To start, the script run.sh installs the necessary dependencies on the user’s machine (ansible, vagrant, virtualbox, and virtualbox-aws). The provisioning is handled by Ansible, with Vagrant handling creation of the VMs and EC2 instances. On OSX it depends on Homebrew, and will install it if it is not present. It depends on having apt on linux. Ruby >=2.0 is required for vagrant-aws, so versions of Ubuntu older than 15.04 (notably 14.04 LTS) will need to have ruby >=2.0 installed and made default.

2.3.5. Details on Easy Deploy

Per the Vagrantfile, local VM RAM usage is set to 8GB. On EC2 it currently uses an m4.2xlarge instance with 32GB of RAM and 8 vCPUs.

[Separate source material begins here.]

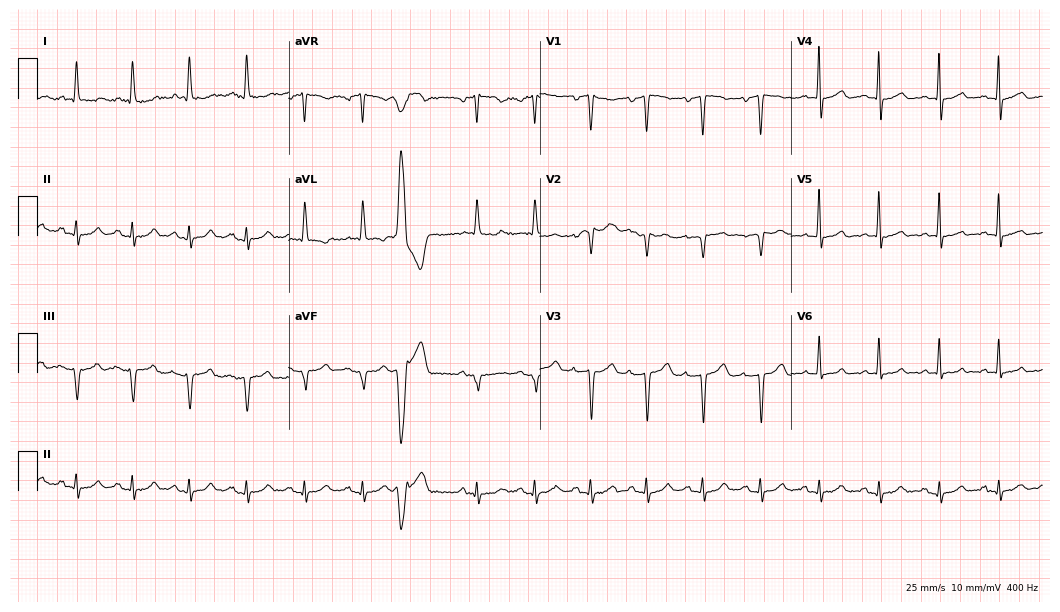
ECG (10.2-second recording at 400 Hz) — a female, 70 years old. Findings include sinus tachycardia (a sinus rate of 100 beats per minute or more).

Ansible clones the master branch of viral-ngs from GitHub, creates a Python 3 virtual environment, and installs the viral-ngs Python dependencies. The viral-ngs tool unit tests are run to download, install, and build all of the viral-ngs tools. A Snakefile for viral-ngs is copied to the home directory of the VM (locally: /home/vagrant/, on EC2: /home/ubuntu/), along with an associated config.yaml file. Files to contain sample names (sample-depletion.txt, etc.) are also created. A directory is created within the VM, ~/data/, to store data to be processed. This directory on the VM is synced to the ./data/ directory on the host machine, relative to the location of the easy-deploy-virtualized/Vagrantfile. On local VMs, syncing of the directory is two-way and fast. On EC2 instances, the syncing is currently one way (local->EC2) due to Vagrant limitations.